During the early-1800s, the government of Upper Canada, a majority of which is now Ontario, appropriated settlers to various lots which had been surveyed along the lake shores of Lake Erie and Lake Ontario. The townships established along these fronts contained generally fertile land composed of glacial till and clay-rich loam. As these townships filled up, business opportunities presented themselves for investors to purchase native lands and open them to settlement. The Canada Company was the most successful of these ventures, and attracted settlers to vast areas of land in Western Ontario by building routes such as the Huron Road and the Toronto–Sydenham Road during the 1830s and 1840s. As these areas too filled, the government came under pressure to open up the unforgiving terrain of the Canadian Shield to settlement, and sought to establish a network of east–west and north–south roads between the Ottawa Valley and Georgian Bay. This area was known as the Ottawa–Huron Tract.

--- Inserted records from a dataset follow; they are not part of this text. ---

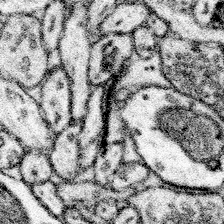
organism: Mouse
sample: Somatosensory cortex neuropil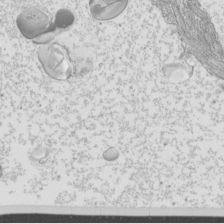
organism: Mouse
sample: Cilia; mouse epididymis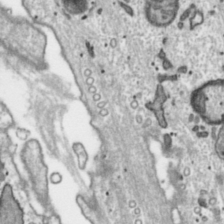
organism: Toxoplasma gondii
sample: Parasites in a vacuole inside a host cell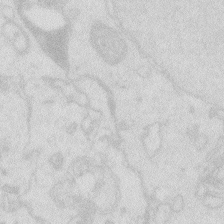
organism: Zebrafish
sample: Macrophage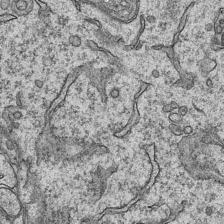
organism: Mouse
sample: CA1 Hippocampus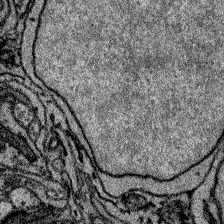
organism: Zebrafish
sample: Larval olfactory bulb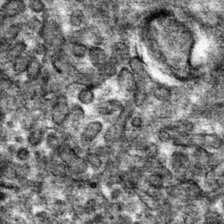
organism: Mouse
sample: Mouse hepatocytes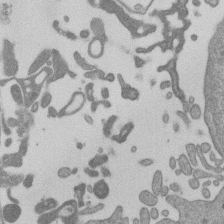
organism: Mouse
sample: Dividing mouse embryo 1 cell stage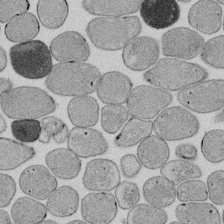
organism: E. coli
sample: Bacterial nucleoid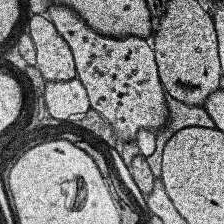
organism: Human
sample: Temporal Lobe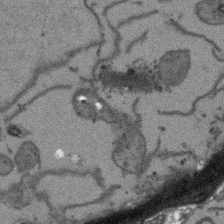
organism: Arabidopsis thaliana
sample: Root tip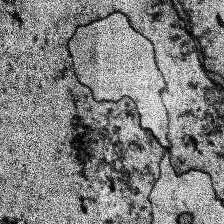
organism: Human
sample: Temporal Lobe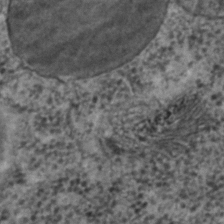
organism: C. elegans
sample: C. elegans embryo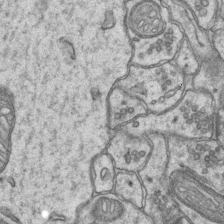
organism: Mouse
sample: CA1 Hippocampus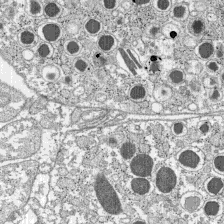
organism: C57BL Mouse
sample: Pancreatic islet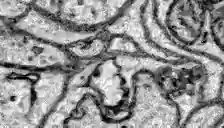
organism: Zebrafish
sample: Brain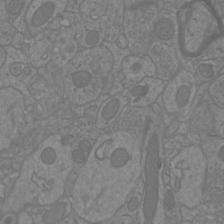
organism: Mouse
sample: Cortical neurons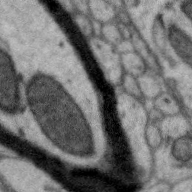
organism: Zebra finch
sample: Brain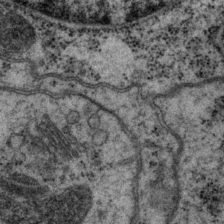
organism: P. pacificus
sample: Pharynx

In 1847, an exploration survey was carried out by Robert Bell to lay out the lines that would become the Opeongo Road, Hastings Road and Addington Road. The Public Lands Act, passed in 1853, permitted the granting of land to settlers who were at least 18. Those settlers who cleared at least 12 acre within four years, built a house within a year and resided on the grant for at least five years would receive the title to that land. The government subsequently built over 1600 km of roads over the following 20 years to provide access to these grants.

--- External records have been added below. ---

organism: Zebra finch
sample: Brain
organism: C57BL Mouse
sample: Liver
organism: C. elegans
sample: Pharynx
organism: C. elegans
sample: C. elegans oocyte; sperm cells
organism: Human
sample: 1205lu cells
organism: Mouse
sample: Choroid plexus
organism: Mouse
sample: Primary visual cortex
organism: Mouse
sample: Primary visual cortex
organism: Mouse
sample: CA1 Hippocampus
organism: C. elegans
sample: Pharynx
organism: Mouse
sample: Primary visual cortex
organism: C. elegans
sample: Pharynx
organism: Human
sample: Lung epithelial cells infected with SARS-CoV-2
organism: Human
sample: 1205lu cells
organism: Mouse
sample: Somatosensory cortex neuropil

However, the promises of fertile land in this new northern tract of wilderness proved false. Beneath thin layers of sparsely spread soil was solid granite. Where this granite descended deeper, valleys formed and filled with muskeg. Despite an early influx of settlers, the vast majority of grants were abandoned by the turn of the century; only 40% remained. During the first half of the 1900s, many of these colonization roads were incorporated into the growing provincial highway network. Some sections were improved to modern highway standards, while others were subsequently bypassed or abandoned. The roads that were not incorporated as highways either became local roads or were consumed by nature.

The Victoria Road is one of several such colonization roads built in the 1850s to promote settlement in what was then the frontier of Ontario. The road continued north of its current terminus in Uphill into what is now the Queen Elizabeth II Wildlands Provincial Park. It then followed the Black River north-east to the Peterson Road in Vankoughnet; this part of the road fell into disuse by the turn of the century.

In 1956, the Department of Highways assumed a portion of the Victoria Road between what was then Highway 46 (Highway 48 between 1975 and 1998) and Highway 503 was designated as Secondary Highway 505.
It retained this designation and remained unchanged until January 1, 1998, when the entire route was designated as Victoria County Road 35. Victoria County was restructured as the city Kawartha Lakes on January 1, 2001, which resulted in the road being renamed Kawartha Lakes Road 35.

== Major intersections ==

A map of Kawartha Lakes, with route 35 highlighted in orange (right-click on map to enlarge).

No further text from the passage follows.